That would be awesome switch...it would be like riding backwards!!


----------



## neni (Dec 24, 2012)

d2cycles said:


> That would be awesome switch...it would be like riding backwards!!


_Would_? It is . I take that as an excuse why I suck at riding switch, but to be honest, it's just lack of exercising. Several guys in my pack ride "fakie" very well with their +30/+18 angles.


----------



## radiomuse210 (Sep 5, 2014)

neni said:


> +21/+9
> (this will already ruin your mean, better take the median )

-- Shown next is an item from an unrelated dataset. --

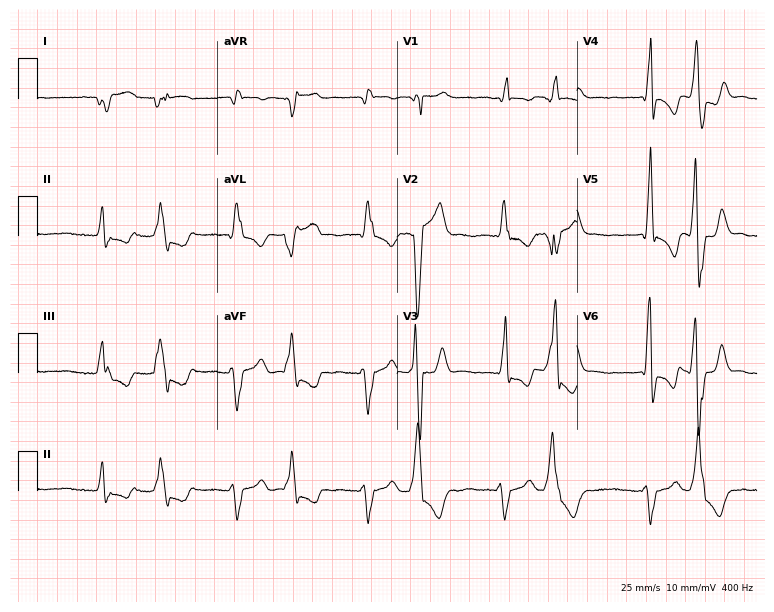
Standard 12-lead ECG recorded from a male patient, 70 years old (7.3-second recording at 400 Hz). The tracing shows right bundle branch block (RBBB).

Ahahaha...i can't escape it!! :sad1:


----------



## Deacon (Mar 2, 2013)

Pretty sure I rode +12,-12 most of last year, but I'm figuring to play with it some this year. Maybe +90,+90? :no1:


----------



## Mizu Kuma (Apr 13, 2014)

Deacon said:


> Pretty sure I rode +12,-12 most of last year, but I'm figuring to play with it some this year. Maybe +90,+90? :no1:


----------



## timmytard (Mar 19, 2009)

radiomuse210 said:


> I saw someone post recently asking about the stance angles of their bindings. I did a lot more fiddling around with my bindings this season after putting together by new set up - and one of those changes was to move my front foot from 12+ to 15+ (15+,9-). I'm okay at switch, especially if it's just landing a trick then swinging back around - but trying to get better at riding a bit longer in switch. Curious if I should move my back foot out 3 degrees as well? It all feels pretty comfy where it's at so I think I'll try it out and move it if I feel the need. Also wondering what stance angles everyone rides. This was asked before a few years ago, but looking for updated info and from current forum members. I would be interesting to see if female stance angles differ from males, though I can't see any reason why it would. So chime in ladies!
> So for me at the moment - 15+,9-


It depends on which way you hang. Haha.

Whatever feels comfy pretty lady.

Just bring a little screwdriver with you, what may feel comfy in your living room, may not be once out on the mountain.

I put bad angle on my front foot last year, looked fine.
But I never stood in it.

It was brutal, I had to try & do the whole run switch.
Even that hurt so much, I had to stop & fix it.

It sucks ass doin' it on the side of the mtn, but luckily I was able too.

You should always have one anyway.


TT


----------



## Phedder (Sep 13, 2014)

I prefer +15,-15 for twin boards, I'd been riding about 25% switch trying to improve my skills there, and I like the balanced feeling of an equal duck set up. I've got a stiff directional board I'm yet to ride and I'm thinking of trying +18,-9 or -12 for that.


----------



## SkullAndXbones (Feb 24, 2014)

15/-2. i never ride switch and i don't do any tricks but i can say that angle is great for bombing.


----------



## radiomuse210 (Sep 5, 2014)

Phedder said:


> I prefer +15,-15 for twin boards, I'd been riding about 25% switch trying to improve my skills there, and I like the balanced feeling of an equal duck set up. I've got a stiff directional board I'm yet to ride and I'm thinking of trying +18,-9 or -12 for that.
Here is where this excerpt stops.